L’Ituri, et plus particulièrement le territoire de Djugu, reste en proie à des violences sécuritaires chroniques qui mettent à rude épreuve la cohésion sociale et la stabilité de la province. Face à cette situation délétère, Tabo Makusi, ancienne députée nationale élue de cette circonscription jusqu’en 2023, a lancé un appel vibrant depuis Kinshasa en faveur d’un dialogue inter-Iturien immédiat comme clé de voûte pour réparer le tissu social déchiré et restaurer la paix.
Son analyse est claire : la solution aux maux Ituriens ne viendra pas uniquement d’en haut, mais doit être forgée par les communautés elles-mêmes, en cessant les querelles intestines et les campagnes de diabolisation qui minent l’unité.
Tabo Makusi met d’abord en lumière un problème d’ordre administratif qui, selon elle, contribue à la confusion sécuritaire, notamment dans le territoire de Djugu. Elle dénonce la division administrative observée dans la gestion du secteur de Walendu Djatsi (séparé en Djatsi Nord et Sud).
Cette fragmentation crée une opacité dans l’identification des auteurs des crimes perpétrés le long du corridor nord, compliquant la traçabilité et l’action des forces de sécurité. L’ancienne élue y voit une preuve de l’extension des exactions des miliciens qui touchent désormais la chefferie de Bahema Badjere, signalant une progression et une complexification de la crise au-delà de ses foyers initiaux.
Pour Tabo Makusi, la désorganisation administrative locale se superpose aux tensions communautaires, offrant un terrain fertile à la manœuvre des groupes armés, qu’ils soient locaux ou étrangers.

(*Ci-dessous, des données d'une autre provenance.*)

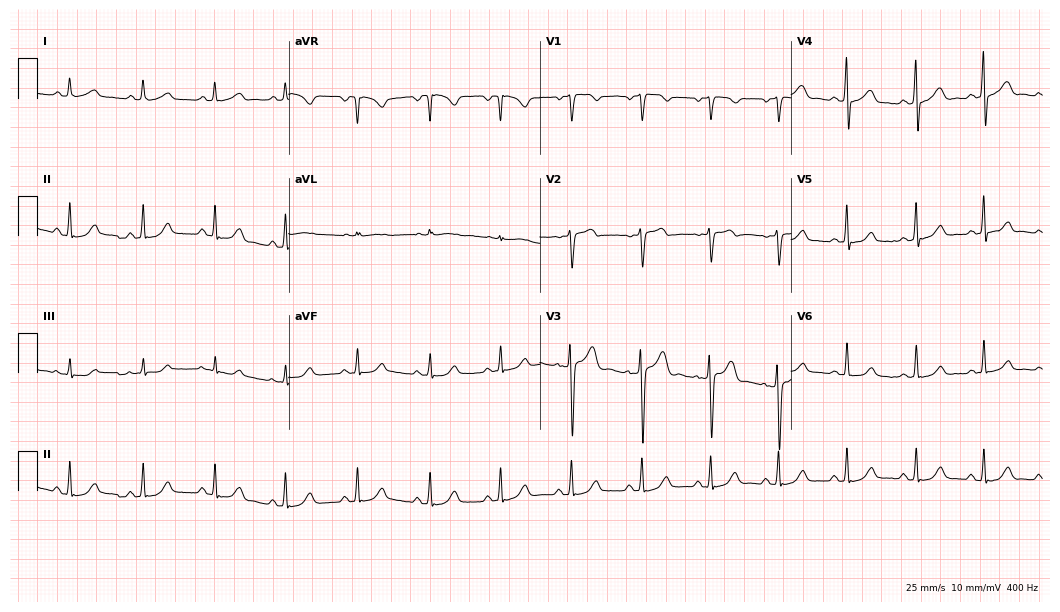
12-lead ECG from a female patient, 46 years old (10.2-second recording at 400 Hz). Recorded interpretation: within normal limits.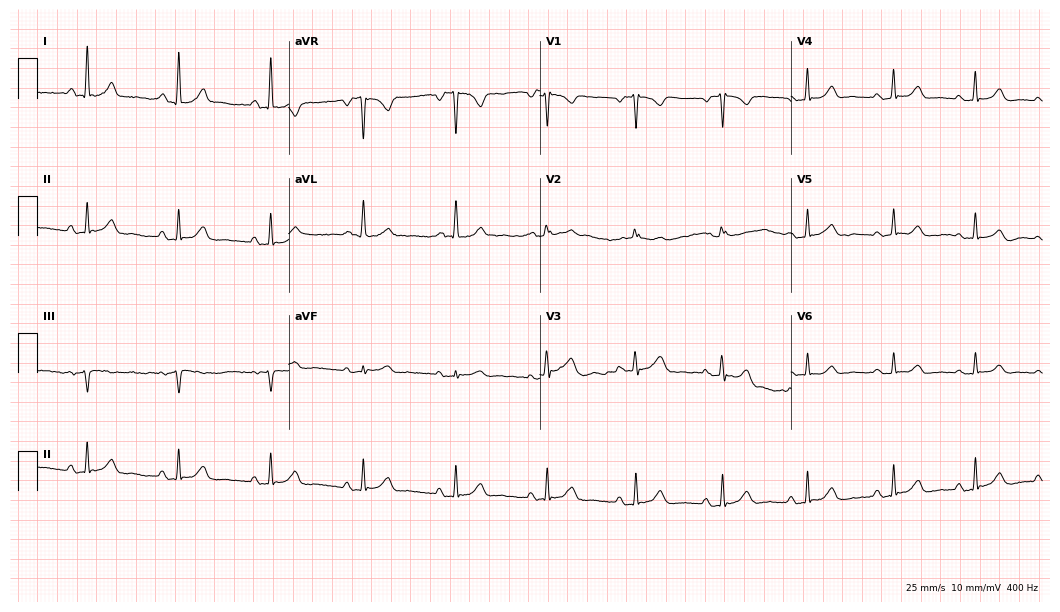
12-lead ECG from a female, 60 years old. Recorded interpretation: within normal limits.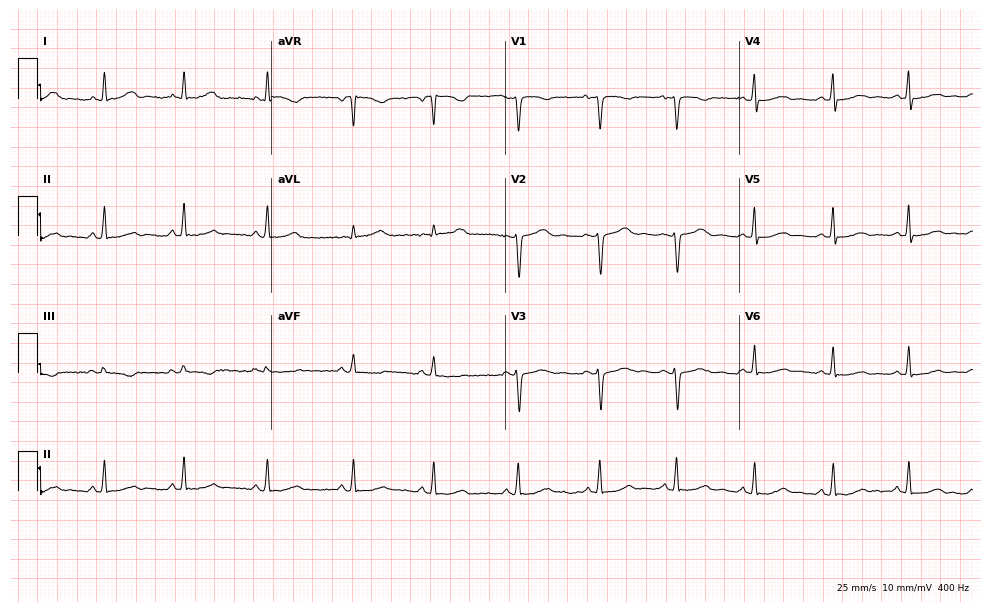
Standard 12-lead ECG recorded from a female patient, 42 years old (9.5-second recording at 400 Hz). Read as a normal ECG.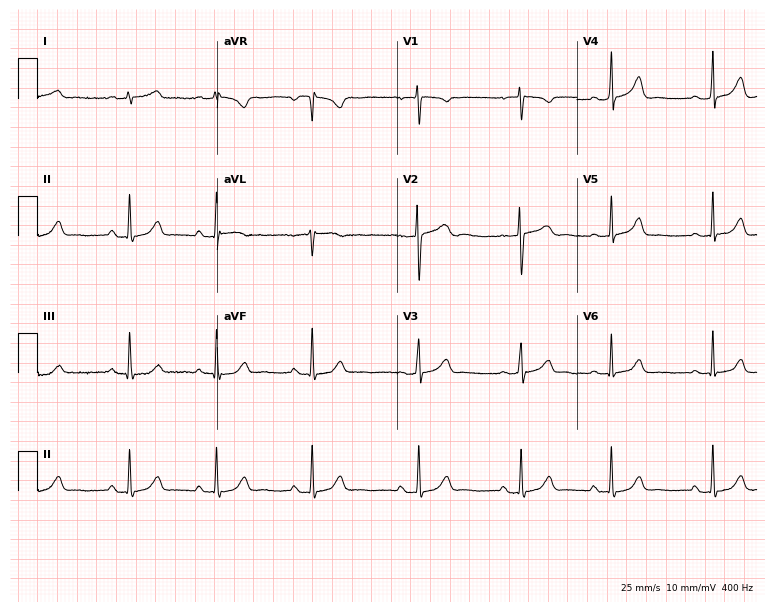
12-lead ECG (7.3-second recording at 400 Hz) from a woman, 22 years old. Labelled as a normal ECG.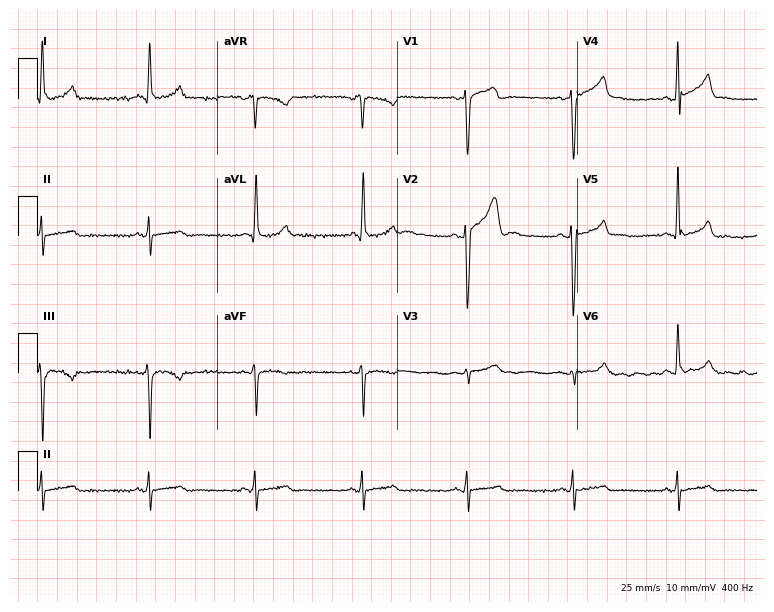
Electrocardiogram, a male, 32 years old. Overall reading on record: normal ECG.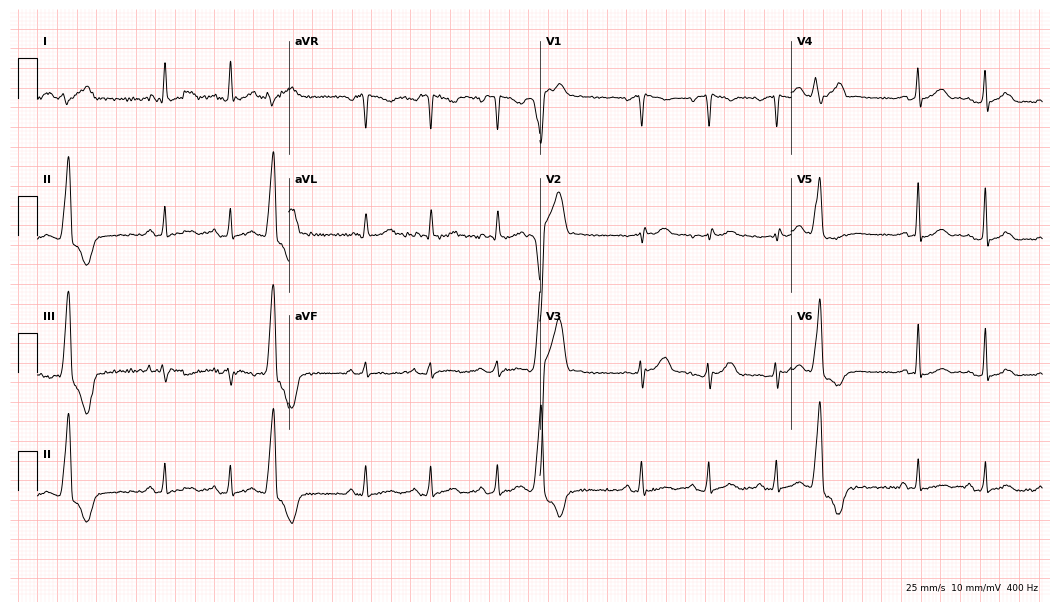
12-lead ECG from a 41-year-old female patient. Screened for six findings — first-degree AV block, right bundle branch block, left bundle branch block, sinus bradycardia, atrial fibrillation, sinus tachycardia — none is recorded. Other findings, if any, are not listed.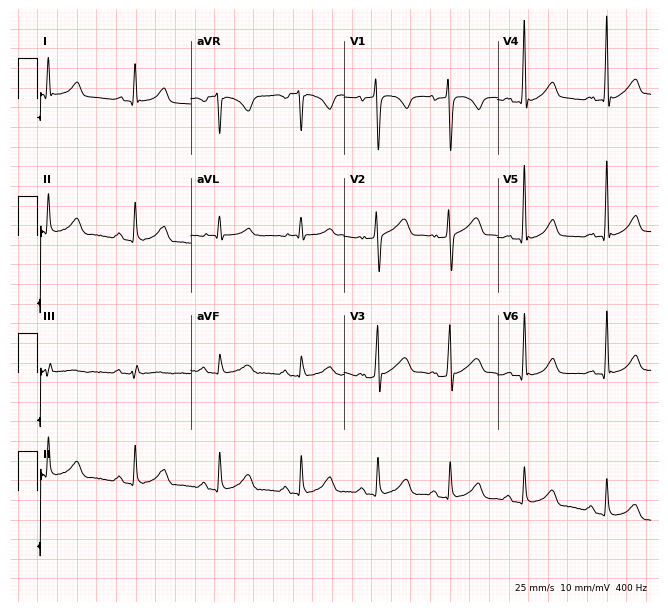
Resting 12-lead electrocardiogram. Patient: a male, 44 years old. None of these six findings is recorded: first-degree AV block, right bundle branch block, left bundle branch block, sinus bradycardia, atrial fibrillation, sinus tachycardia. Other findings, if any, are not listed.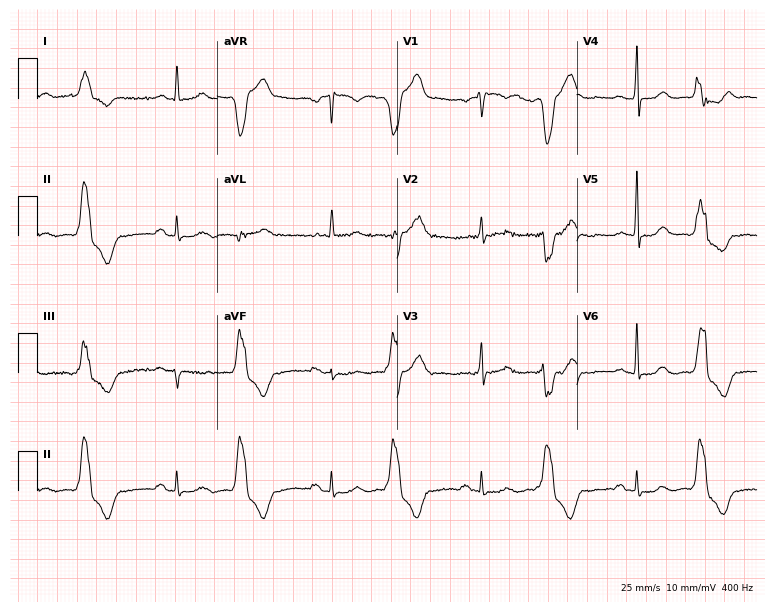
Electrocardiogram, a female patient, 50 years old. Of the six screened findings (first-degree AV block, right bundle branch block, left bundle branch block, sinus bradycardia, atrial fibrillation, sinus tachycardia), none is recorded.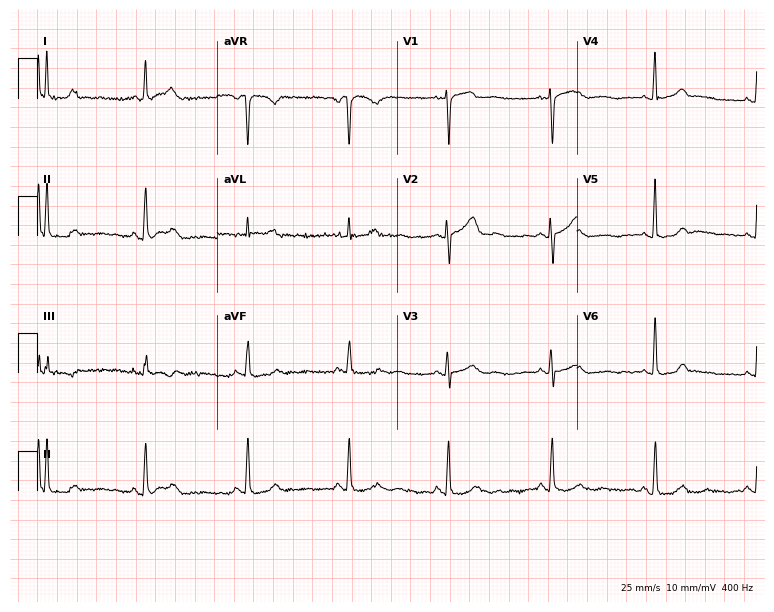
Standard 12-lead ECG recorded from a woman, 54 years old (7.3-second recording at 400 Hz). Read as a normal ECG.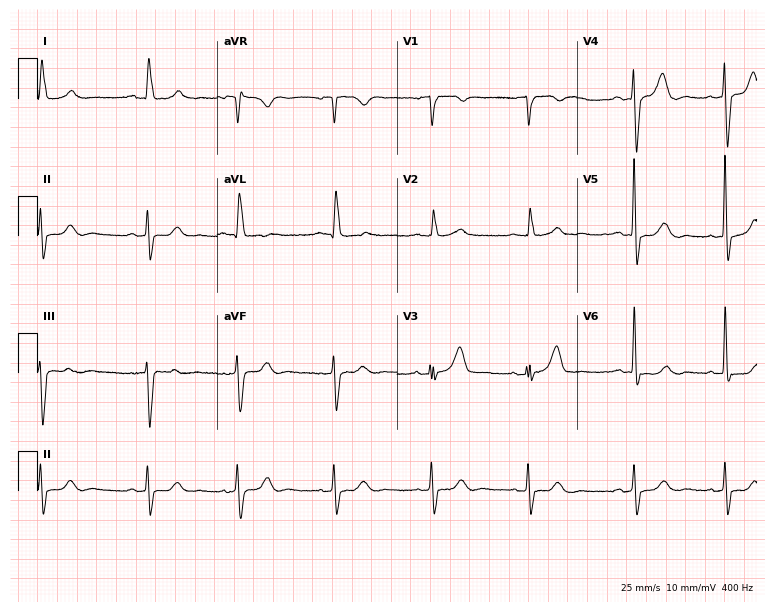
12-lead ECG from an 82-year-old male patient (7.3-second recording at 400 Hz). No first-degree AV block, right bundle branch block, left bundle branch block, sinus bradycardia, atrial fibrillation or sinus tachycardia recorded for this tracing. Findings outside these six are not listed.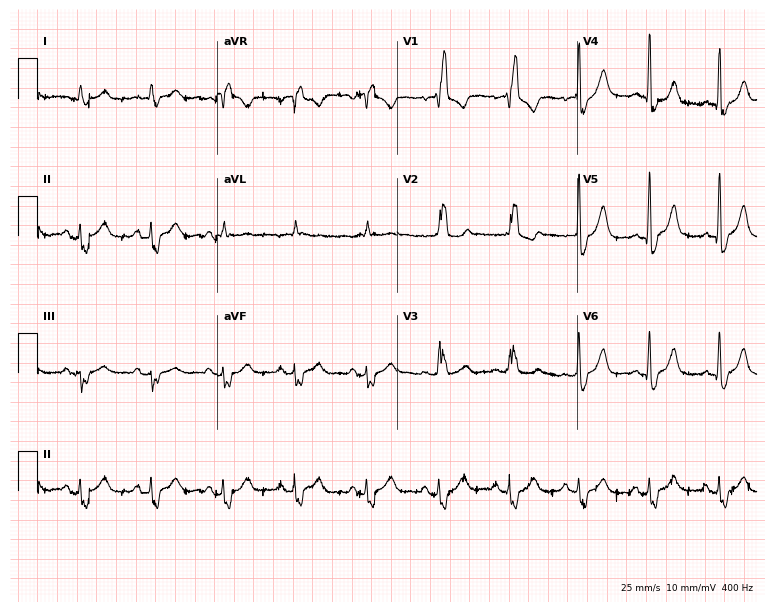
12-lead ECG from a woman, 68 years old. Shows right bundle branch block (RBBB).

Au cœur de son plaidoyer, l’ancienne députée exhorte vivement l’Union des Associations Culturelles pour le Développement de l’Ituri (UNADI) à prendre ses responsabilités en organisant « très rapidement » un dialogue inter-iturien, qu’elle conçoit comme une « grande table ronde communautaire ».
L’objectif de cette initiative est fondamental : permettre à toutes les communautés locales de s’asseoir ensemble et de se « dire des vérités en face ». Ce processus d’échange interne, d’introspection et de reconnaissance mutuelle est perçu comme l’étape indispensable pour identifier les racines profondes des divisions et des ressentiments qui nourrissent la violence. C’est en faisant le travail de vérité au niveau local que les Ituriens pourront forger une vision commune de l’avenir et mettre fin au cycle de la vengeance et des tueries.
« Voyez comment le sang versé des Ituriens nous rend faibles… il y a moyen qu’on pense à une étape du développement », a-t-elle déclaré, soulignant à quel point les violences actuelles non seulement coûtent des vies, mais freinent tout espoir de progrès et de développement durable pour la province.
Tabo Makusi ne s’est pas limitée à appeler au dialogue communautaire ; elle a également interpellé ses pairs politiques. Elle a dénoncé avec vigueur la « campagne de diabolisation » menée par certains acteurs politiques contre d’autres, une tactique qui ne fait qu’aggraver la méfiance et la fracture au lieu de favoriser la recherche de solutions.
S’adressant spécifiquement à certains anciens collègues, comme l’ancien député national Ngabu Pkarr, elle recommande la maîtrise de la situation et exhorte les leaders à éviter de critiquer les autres dans les bistros sans un fondement correct. Son message est clair : l’heure n’est plus aux querelles politiciennes stériles, mais à l’unité et à l’action constructive pour la survie de l’Ituri.
Les tueries incessantes, insiste-t-elle, constituent des actes qui dévalorisent les fils et filles Ituriens au niveau national, ternissant l’image de la province et affaiblissant leur position dans les arènes du pouvoir national.
L’ancienne élue a enfin adressé ses sincères compassions aux habitants de la chefferie de Mambisa (notamment Mabanga, Nizi, Ndookebo) dans le territoire de Djugu, durement frappés par les récentes crises sécuritaires. Elle a déploré non seulement les meurtres commis par les milices, mais aussi les « dérapages de certains éléments incontrôlés des forces de l’ordre et de défenses », reconnaissant ainsi la double peine subie par les populations civiles.
Tabo Makusi a réitéré son appel pressant au Gouvernement Congolais pour qu’il prenne ses responsabilités et garantisse de manière effective la sécurité aux civils locaux, en particulier ceux du territoire de Djugu, victimes d’atrocités depuis la résurgence des violences à la fin de l’année 2017.
Le message de Tabo Makusi est un rappel que l’effort de paix en Ituri est une course contre la montre, nécessitant une convergence des actions militaires de l’État et d’un processus politique et social inclusif mené par les Ituriens eux-mêmes.